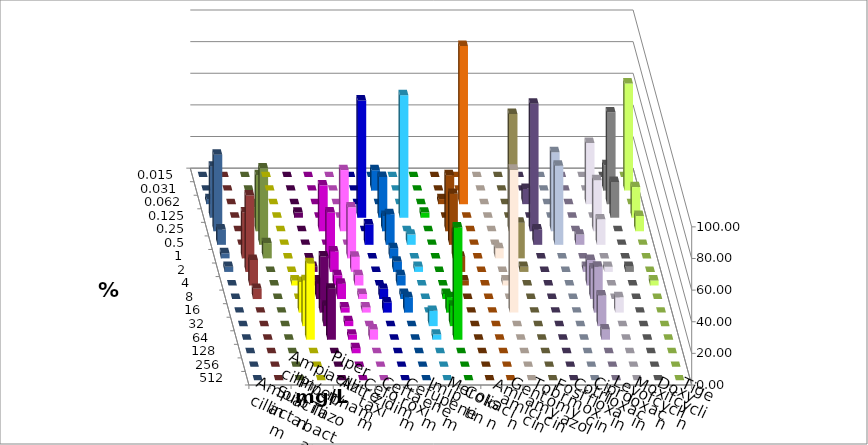
| Category | Ampicillin | Ampicillin/ Sulbactam | Piperacillin | Piperacillin/ Tazobactam | Aztreonam | Cefotaxim | Ceftazidim | Cefuroxim | Imipenem | Meropenem | Colistin | Amikacin | Gentamicin | Tobramycin | Fosfomycin | Cotrimoxazol | Ciprofloxacin | Levofloxacin | Moxifloxacin | Doxycyclin | Tigecyclin |
|---|---|---|---|---|---|---|---|---|---|---|---|---|---|---|---|---|---|---|---|---|---|
| 0.015 | 0 | 0 | 0 | 0 | 0 | 0 | 0 | 0 | 0 | 0 | 0 | 0 | 0 | 0 | 0 | 0 | 0 | 0 | 0 | 0 | 0 |
| 0.031 | 0 | 0 | 0 | 0 | 0 | 12.903 | 0 | 0 | 0 | 0 | 0 | 0 | 0 | 0 | 0 | 0 | 16.129 | 67.742 | 0 | 0 | 0 |
| 0.062 | 0 | 0 | 0 | 0 | 0 | 0 | 0 | 0 | 3.226 | 100 | 0 | 0 | 9.677 | 0 | 0 | 38.71 | 58.065 | 0 | 3.226 | 0 | 0 |
| 0.125 | 0 | 3.226 | 0 | 0 | 74.194 | 25.806 | 77.419 | 3.226 | 0 | 0 | 0 | 0 | 0 | 0 | 0 | 0 | 22.581 | 19.355 | 32.258 | 0 | 6.452 |
| 0.25 | 0 | 0 | 29.032 | 38.71 | 0 | 9.677 | 0 | 0 | 35.484 | 0 | 0 | 74.194 | 80.645 | 50 | 0 | 32.258 | 0 | 9.677 | 48.387 | 0 | 35.484 |
| 0.5 | 0 | 0 | 0 | 0 | 12.903 | 19.355 | 6.452 | 0 | 32.258 | 0 | 0 | 0 | 9.677 | 50 | 6.452 | 16.129 | 0 | 0 | 9.677 | 0 | 48.387 |
| 1.0 | 0 | 0 | 29.032 | 32.258 | 0 | 6.452 | 0 | 0 | 16.129 | 0 | 6.452 | 22.581 | 0 | 0 | 0 | 0 | 0 | 0 | 3.226 | 29.032 | 9.677 |
| 2.0 | 0 | 3.226 | 12.903 | 9.677 | 0 | 6.452 | 3.226 | 0 | 9.677 | 0 | 0 | 3.226 | 0 | 0 | 3.226 | 3.226 | 3.226 | 0 | 3.226 | 48.387 | 0 |
| 4.0 | 3.226 | 3.226 | 6.452 | 6.452 | 0 | 6.452 | 0 | 0 | 3.226 | 0 | 3.226 | 0 | 0 | 0 | 16.129 | 0 | 0 | 3.226 | 0 | 16.129 | 0 |
| 8.0 | 0 | 9.677 | 9.677 | 3.226 | 6.452 | 3.226 | 0 | 3.226 | 0 | 0 | 0 | 0 | 0 | 0 | 19.355 | 0 | 0 | 0 | 0 | 6.452 | 0 |
| 16.0 | 19.355 | 35.484 | 3.226 | 3.226 | 6.452 | 9.677 | 0 | 9.677 | 0 | 0 | 90.323 | 0 | 0 | 0 | 29.032 | 9.677 | 0 | 0 | 0 | 0 | 0 |
| 32.0 | 29.032 | 12.903 | 3.226 | 0 | 0 | 0 | 9.677 | 12.903 | 0 | 0 | 0 | 0 | 0 | 0 | 19.355 | 0 | 0 | 0 | 0 | 0 | 0 |
| 64.0 | 48.387 | 32.258 | 3.226 | 6.452 | 0 | 0 | 3.226 | 70.968 | 0 | 0 | 0 | 0 | 0 | 0 | 6.452 | 0 | 0 | 0 | 0 | 0 | 0 |
| 128.0 | 0 | 0 | 3.226 | 0 | 0 | 0 | 0 | 0 | 0 | 0 | 0 | 0 | 0 | 0 | 0 | 0 | 0 | 0 | 0 | 0 | 0 |
| 256.0 | 0 | 0 | 0 | 0 | 0 | 0 | 0 | 0 | 0 | 0 | 0 | 0 | 0 | 0 | 0 | 0 | 0 | 0 | 0 | 0 | 0 |
| 512.0 | 0 | 0 | 0 | 0 | 0 | 0 | 0 | 0 | 0 | 0 | 0 | 0 | 0 | 0 | 0 | 0 | 0 | 0 | 0 | 0 | 0 |

================================

Write out the material above without changing a word, and skip any picture.

| Category | Ampicillin | Ampicillin/ Sulbactam | Piperacillin | Piperacillin/ Tazobactam | Aztreonam | Cefotaxim | Ceftazidim | Cefuroxim | Imipenem | Meropenem | Colistin | Amikacin | Gentamicin | Tobramycin | Fosfomycin | Cotrimoxazol | Ciprofloxacin | Levofloxacin | Moxifloxacin | Doxycyclin | Tigecyclin |
|---|---|---|---|---|---|---|---|---|---|---|---|---|---|---|---|---|---|---|---|---|---|
| 0.015 | 0 | 0 | 0 | 0 | 0 | 0 | 0 | 0 | 0 | 0 | 0 | 0 | 0 | 0 | 0 | 0 | 0 | 0 | 0 | 0 | 0 |
| 0.031 | 0 | 0 | 0 | 0 | 0 | 12.903 | 0 | 0 | 0 | 0 | 0 | 0 | 0 | 0 | 0 | 0 | 16.129 | 67.742 | 0 | 0 | 0 |
| 0.062 | 0 | 0 | 0 | 0 | 0 | 0 | 0 | 0 | 3.226 | 100 | 0 | 0 | 9.677 | 0 | 0 | 38.71 | 58.065 | 0 | 3.226 | 0 | 0 |
| 0.125 | 0 | 3.226 | 0 | 0 | 74.194 | 25.806 | 77.419 | 3.226 | 0 | 0 | 0 | 0 | 0 | 0 | 0 | 0 | 22.581 | 19.355 | 32.258 | 0 | 6.452 |
| 0.25 | 0 | 0 | 29.032 | 38.71 | 0 | 9.677 | 0 | 0 | 35.484 | 0 | 0 | 74.194 | 80.645 | 50 | 0 | 32.258 | 0 | 9.677 | 48.387 | 0 | 35.484 |
| 0.5 | 0 | 0 | 0 | 0 | 12.903 | 19.355 | 6.452 | 0 | 32.258 | 0 | 0 | 0 | 9.677 | 50 | 6.452 | 16.129 | 0 | 0 | 9.677 | 0 | 48.387 |
| 1.0 | 0 | 0 | 29.032 | 32.258 | 0 | 6.452 | 0 | 0 | 16.129 | 0 | 6.452 | 22.581 | 0 | 0 | 0 | 0 | 0 | 0 | 3.226 | 29.032 | 9.677 |
| 2.0 | 0 | 3.226 | 12.903 | 9.677 | 0 | 6.452 | 3.226 | 0 | 9.677 | 0 | 0 | 3.226 | 0 | 0 | 3.226 | 3.226 | 3.226 | 0 | 3.226 | 48.387 | 0 |
| 4.0 | 3.226 | 3.226 | 6.452 | 6.452 | 0 | 6.452 | 0 | 0 | 3.226 | 0 | 3.226 | 0 | 0 | 0 | 16.129 | 0 | 0 | 3.226 | 0 | 16.129 | 0 |
| 8.0 | 0 | 9.677 | 9.677 | 3.226 | 6.452 | 3.226 | 0 | 3.226 | 0 | 0 | 0 | 0 | 0 | 0 | 19.355 | 0 | 0 | 0 | 0 | 6.452 | 0 |
| 16.0 | 19.355 | 35.484 | 3.226 | 3.226 | 6.452 | 9.677 | 0 | 9.677 | 0 | 0 | 90.323 | 0 | 0 | 0 | 29.032 | 9.677 | 0 | 0 | 0 | 0 | 0 |
| 32.0 | 29.032 | 12.903 | 3.226 | 0 | 0 | 0 | 9.677 | 12.903 | 0 | 0 | 0 | 0 | 0 | 0 | 19.355 | 0 | 0 | 0 | 0 | 0 | 0 |
| 64.0 | 48.387 | 32.258 | 3.226 | 6.452 | 0 | 0 | 3.226 | 70.968 | 0 | 0 | 0 | 0 | 0 | 0 | 6.452 | 0 | 0 | 0 | 0 | 0 | 0 |
| 128.0 | 0 | 0 | 3.226 | 0 | 0 | 0 | 0 | 0 | 0 | 0 | 0 | 0 | 0 | 0 | 0 | 0 | 0 | 0 | 0 | 0 | 0 |
| 256.0 | 0 | 0 | 0 | 0 | 0 | 0 | 0 | 0 | 0 | 0 | 0 | 0 | 0 | 0 | 0 | 0 | 0 | 0 | 0 | 0 | 0 |
| 512.0 | 0 | 0 | 0 | 0 | 0 | 0 | 0 | 0 | 0 | 0 | 0 | 0 | 0 | 0 | 0 | 0 | 0 | 0 | 0 | 0 | 0 |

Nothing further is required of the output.